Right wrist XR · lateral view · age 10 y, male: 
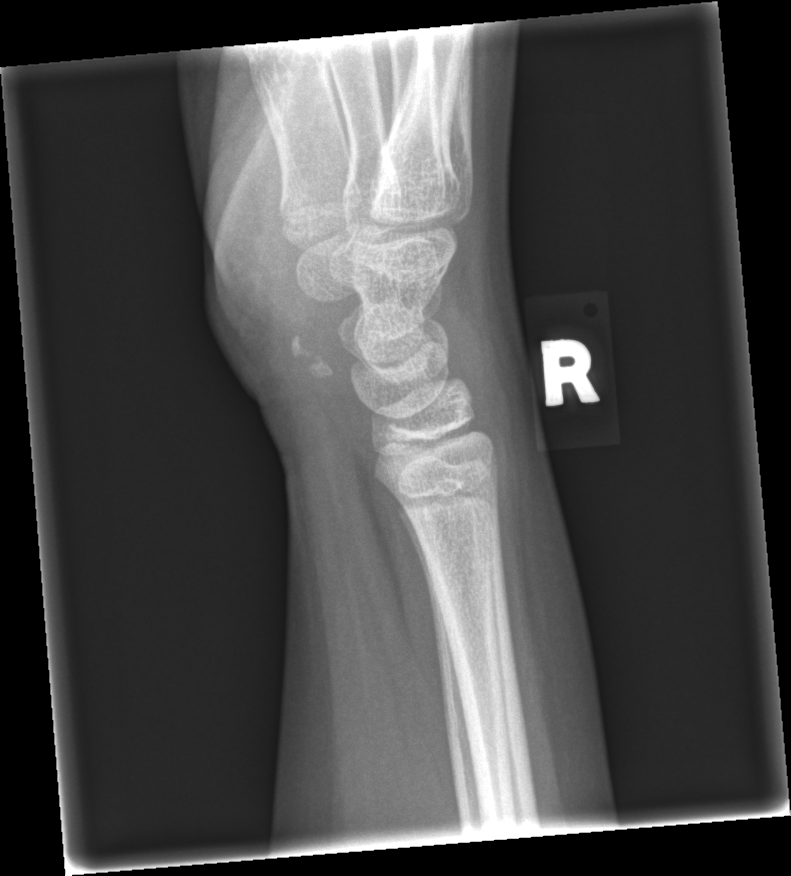 fracture: none labeled
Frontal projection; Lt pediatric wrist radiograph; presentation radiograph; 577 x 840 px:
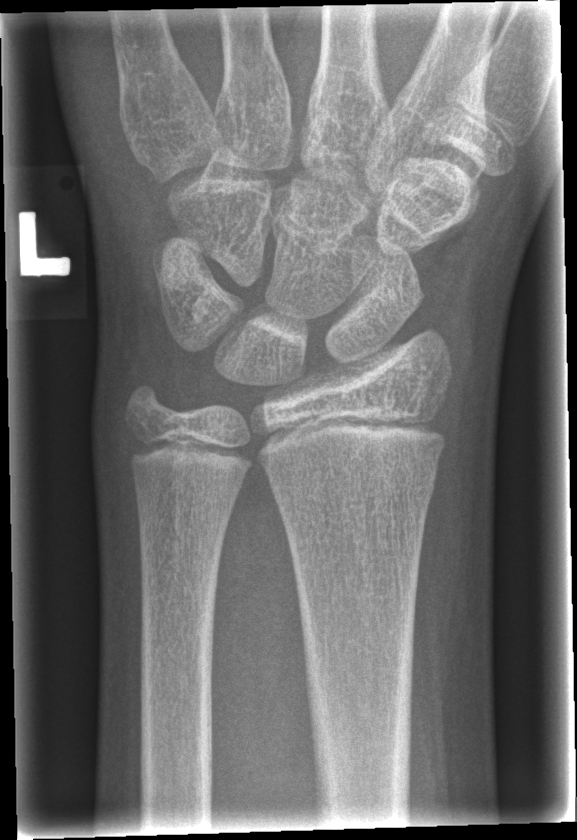 • Fx — bbox(269, 458, 440, 519).
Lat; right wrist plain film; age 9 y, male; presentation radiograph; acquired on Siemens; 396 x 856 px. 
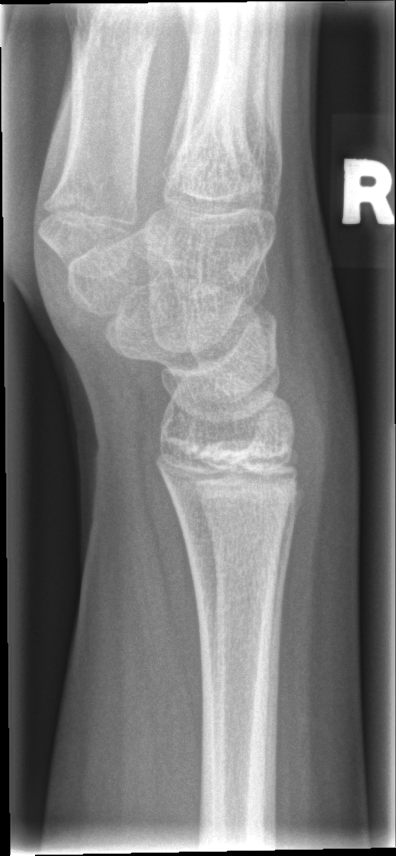
Fracture: none labeled
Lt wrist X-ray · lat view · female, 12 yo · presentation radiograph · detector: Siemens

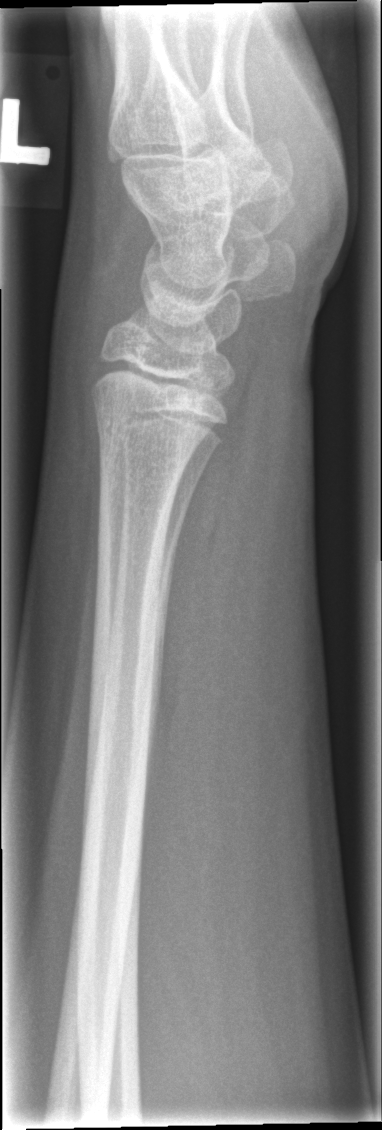

* No fracture labeled.
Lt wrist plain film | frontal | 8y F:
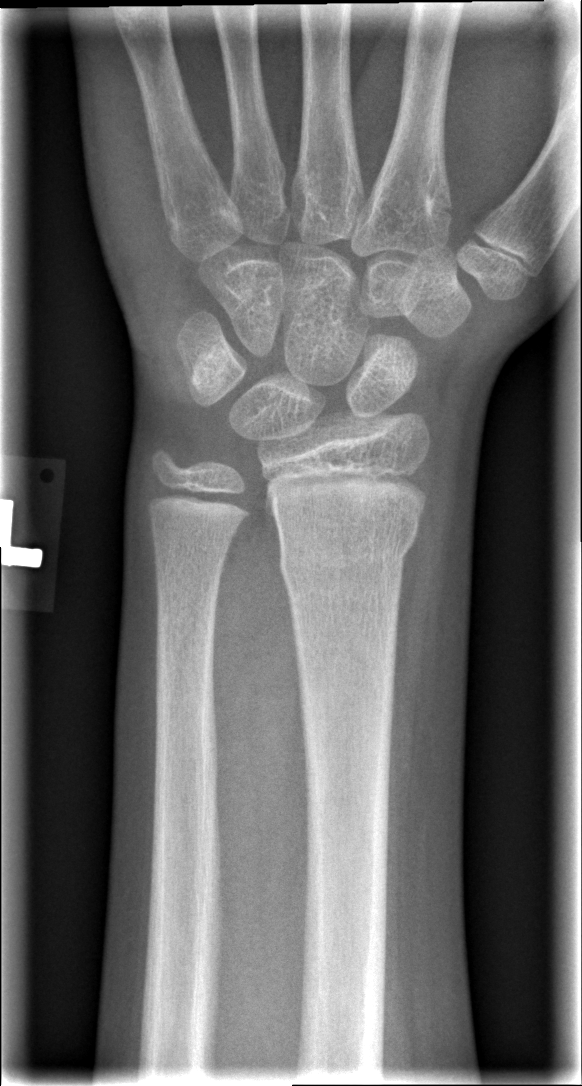
Fracture classified AO/OTA 23r-M/2.1. Fracture identified at [278, 525, 417, 587].
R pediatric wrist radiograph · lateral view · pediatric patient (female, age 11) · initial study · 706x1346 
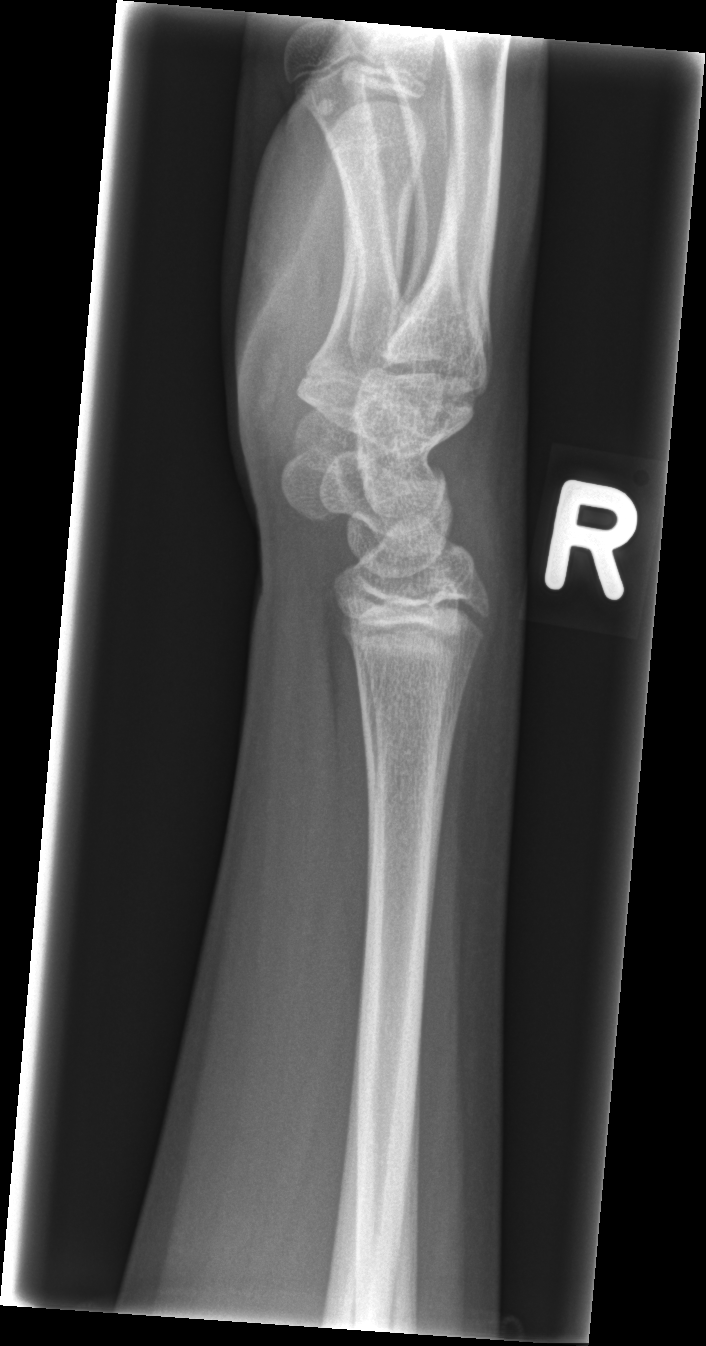

Fx: none.

:: How to complete this task ::
From the records above, return each line that includes "view".

:: Expected answer ::
Right wrist XR · lateral view · age 10 y, male: 
Lt wrist X-ray · lat view · female, 12 yo · presentation radiograph · detector: Siemens
R pediatric wrist radiograph · lateral view · pediatric patient (female, age 11) · initial study · 706x1346 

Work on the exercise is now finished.